A José María Serrano le deslumbró la formidable aventura de su paisano, pero no contemporáneo, y decidió hacer algo para que se supiera más de un hombre como Pedro Cubero, el primero en dar la vuelta al mundo en dirección Oeste-Este, nos dice, «caminando siempre que le fue posible».
Cuando José María Serrano pidió que le prologara este libro (sin título que uno tenga y que me cualifique para hacerlo, cosa que por mi parte es más de agradecer) me escribió una carta explicándome, en resumen, la asombrosa peripecia vital de Pedro Cubero, que cuando tenía 25 años comenzó una dilatada peregrinación que duraría casi diez años. Partió de su tierra caminando, sin más equipaje que su báculo y su breviario, según él mismo confiesa. Atravesó los Pirineos en solitario; llegó a Versalles, donde se entrevistó con el Rey Luis XIV. Cruzó los Alpes; fue a Roma a solicitar y conseguir del Papa Clemente X el título de Predicador Apostólico; pasó de nuevo los Alpes por el Tirol; le recibió el Emperador Leopoldo I y obtuvo una carta de recomendación para el Rey de Polonia. Pasó a Turquía, a Transilvania y a Polonia: recorrió Persia, donde se entrevistó con el Gran Sofi. Llegó a Rusia y le recibió el Zar. Navegó por los ríos Moscova y Volga hasta alcanzar el Mar Caspio. Estuvo en Armenia, India, Ceilán y Malaca. Llegó a Filipinas; realizó una penosa navegación de siete meses desde Manila a Acapulco, y embarcándose finalmente en Veracruz, llegó a Cádiz en un estado precario de salud, debido a las muchas penalidades que padeció, pero con el ánimo en su sitio, que era hombre de ley.

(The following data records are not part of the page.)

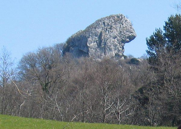 particolare della Morgia Sant'Angelo o Leonessa, masso calcareo simile ad un felino - Cerreto Sannita (Bn)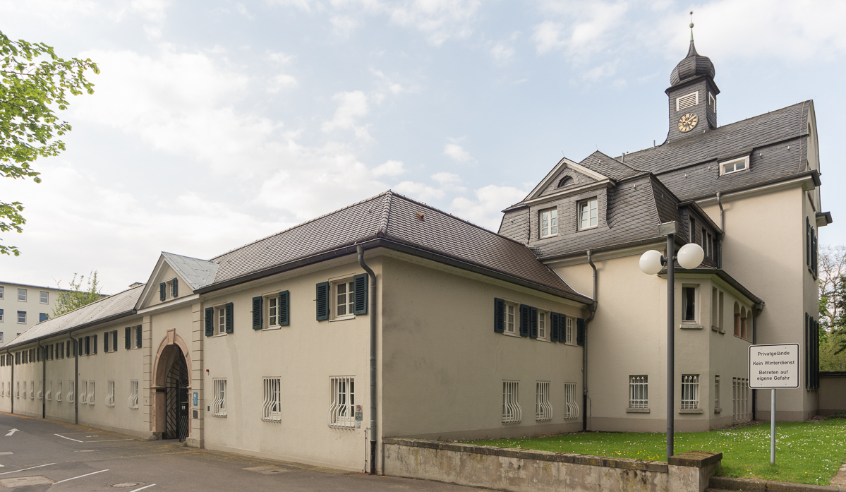 Schloss Deichmannsaue, Bonn, Deutschland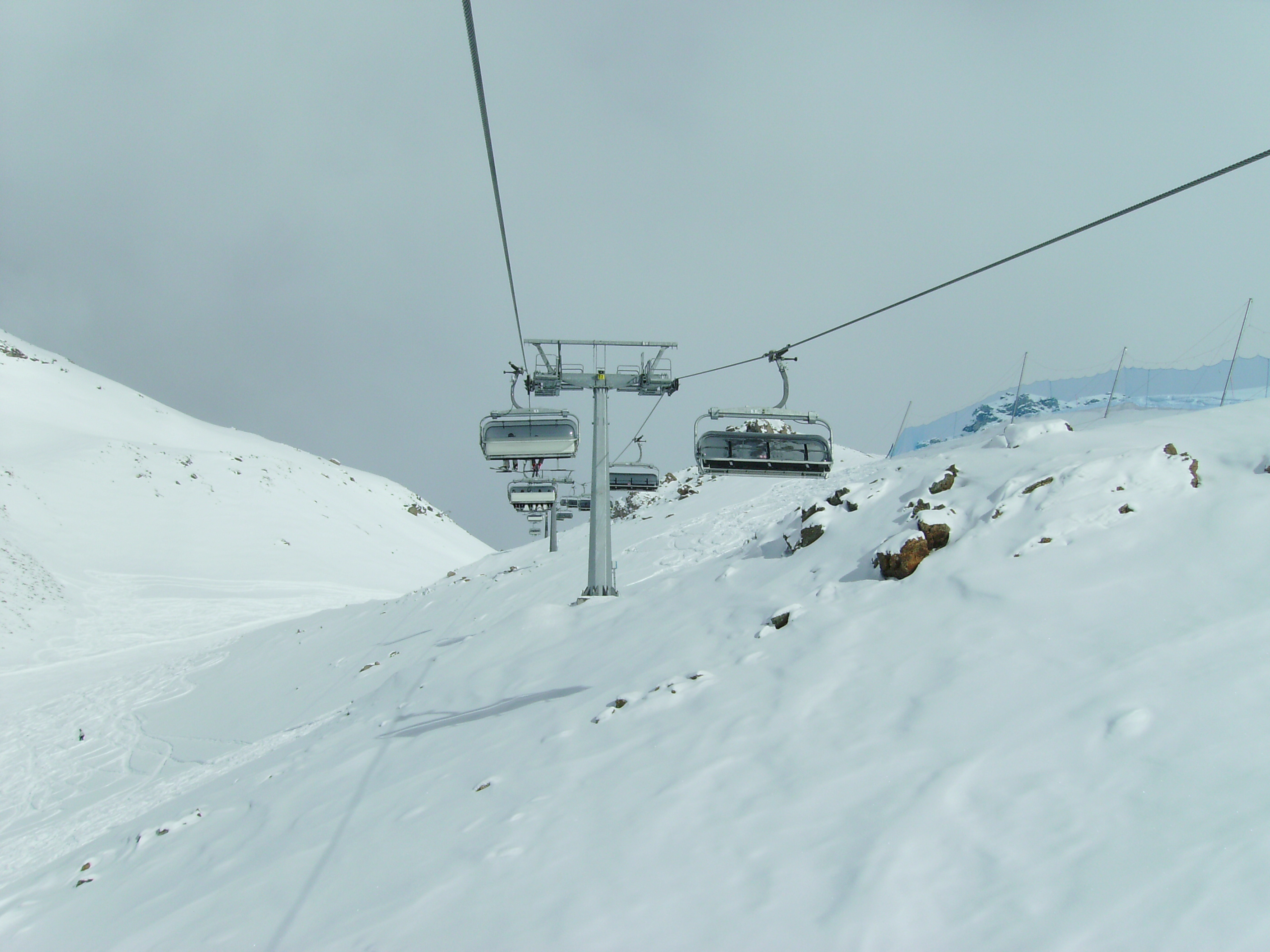 Seggiovia Bec Carré, Valtournenche (Valle d'Aosta)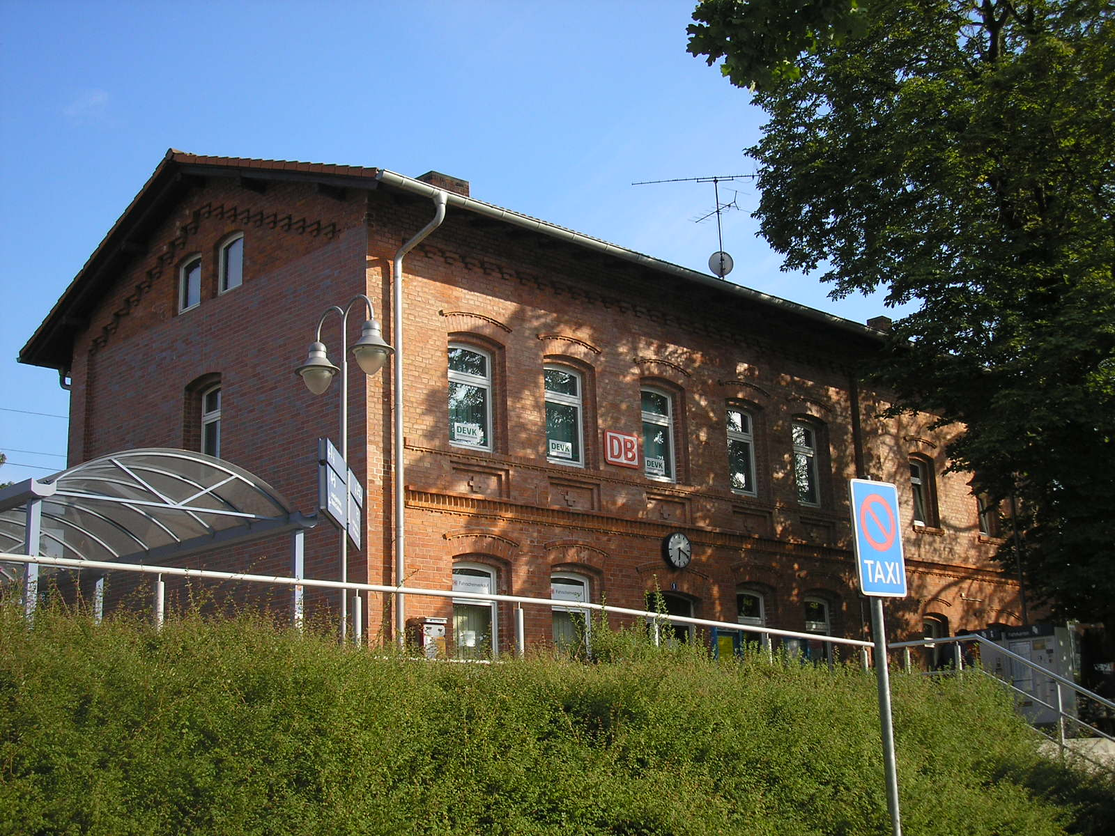 Das Bahnhofsgebäude von Sömmerda (Thüringen).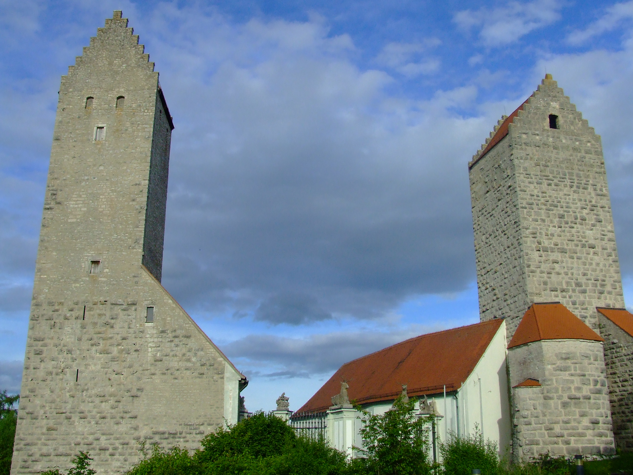 Stadt Beilngries in Oberbayern, Kreis Eichstätt, Schloss Hirschberg, mittelalterliche Wehrtürme.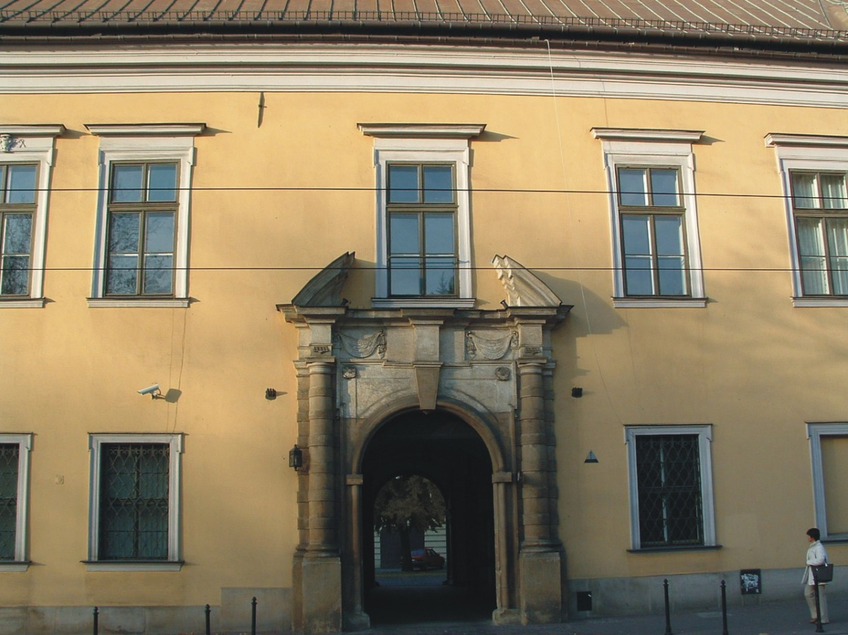 Pałac biskupi w Krakowie 23-10-2004r.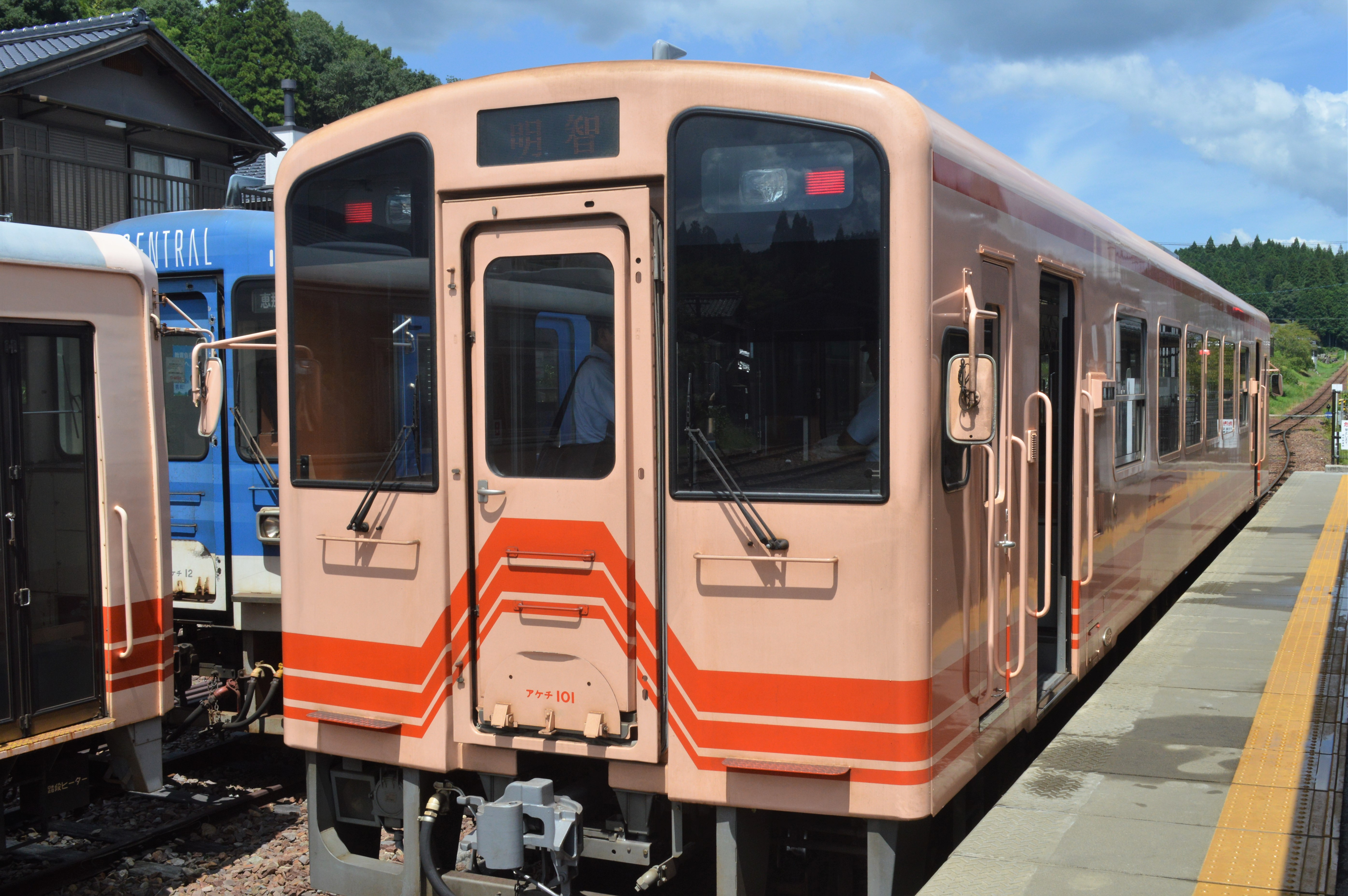 明知鉄道アケチ100形気動車。

Contando con el relato de Pedro Cubero, José María Serrano ha recreado la historia de aquel viaje. No es sencillo encontrar casos de dos coautores separados por cuatro siglos, pero este es uno de ellos. José María Serrano ha ido revisando los lugares y los protagonistas referidos por Pedro Cubero y confirmando casi punto por punto lo que éste relatara.

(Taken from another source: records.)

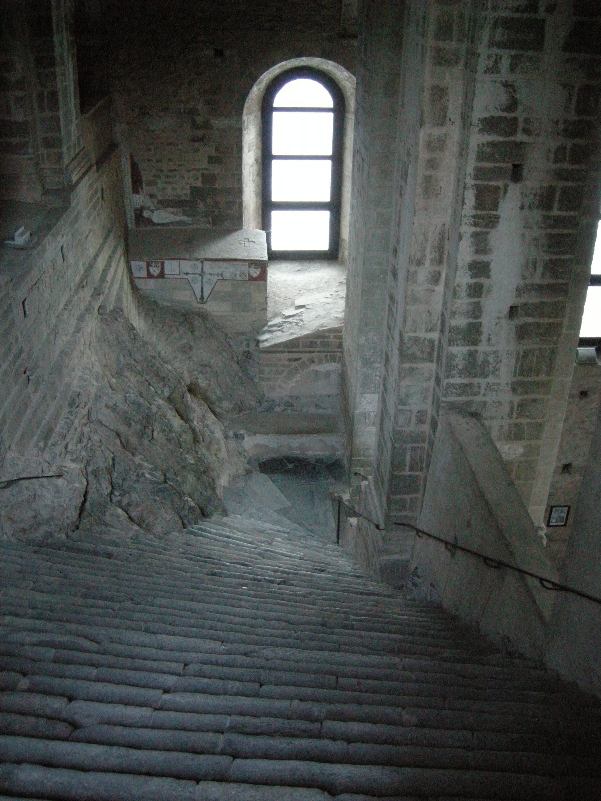 Sacra di san michele 05 scalinata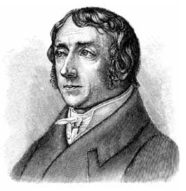 Barthold Georg Niebuhr aus: Meyers 6. Auflage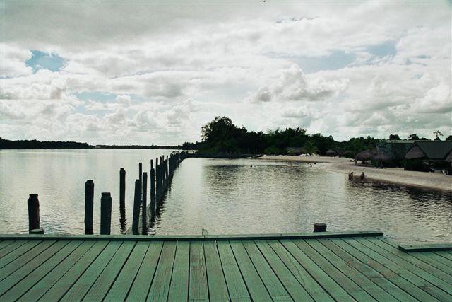 Privé foto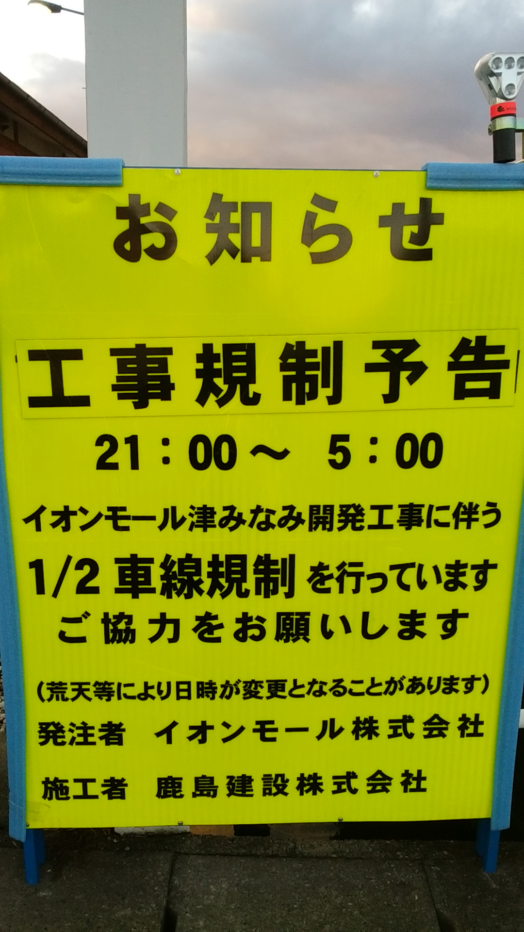 2016年2月29日に閉店した｢イオン津南ショッピングセンター サンバレー｣の建て替え工事をする旨が書かれた看板です。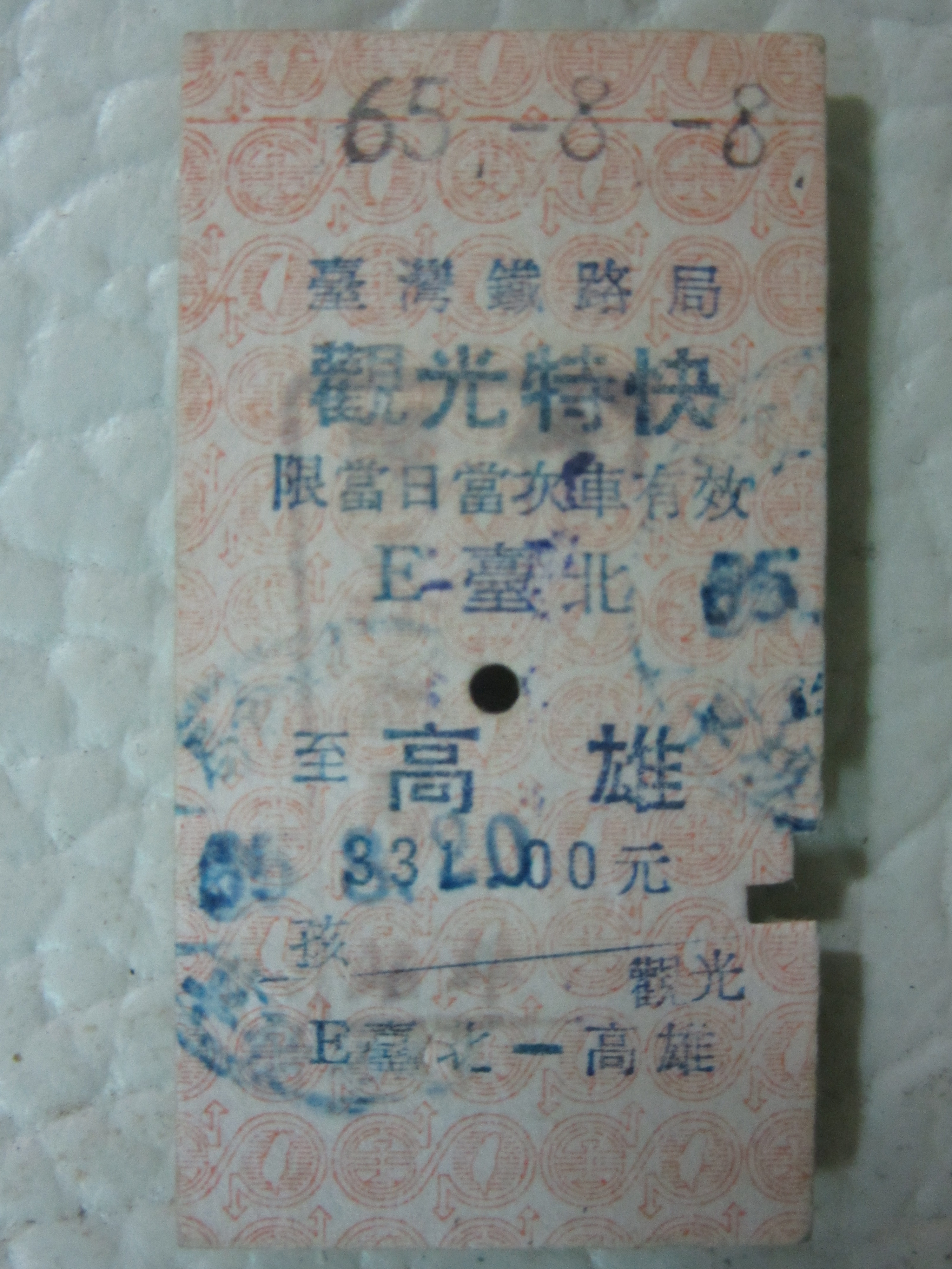 台鐵觀光特快名片式車票 台北往高雄

Me decía José María Serrano que acaso fuera un atrevimiento por su parte pedirme este prólogo. Nada de eso: el atrevimiento es mío al aceptar escribirlo. Pero ni su atrevimiento, bien meritorio, ni el mío que lo es escasamente, merecen penitencia porque ambos se perpetraron para dar un poco más de memoria a un aragonés prototípico: Pedro Cubero, de El Frasno.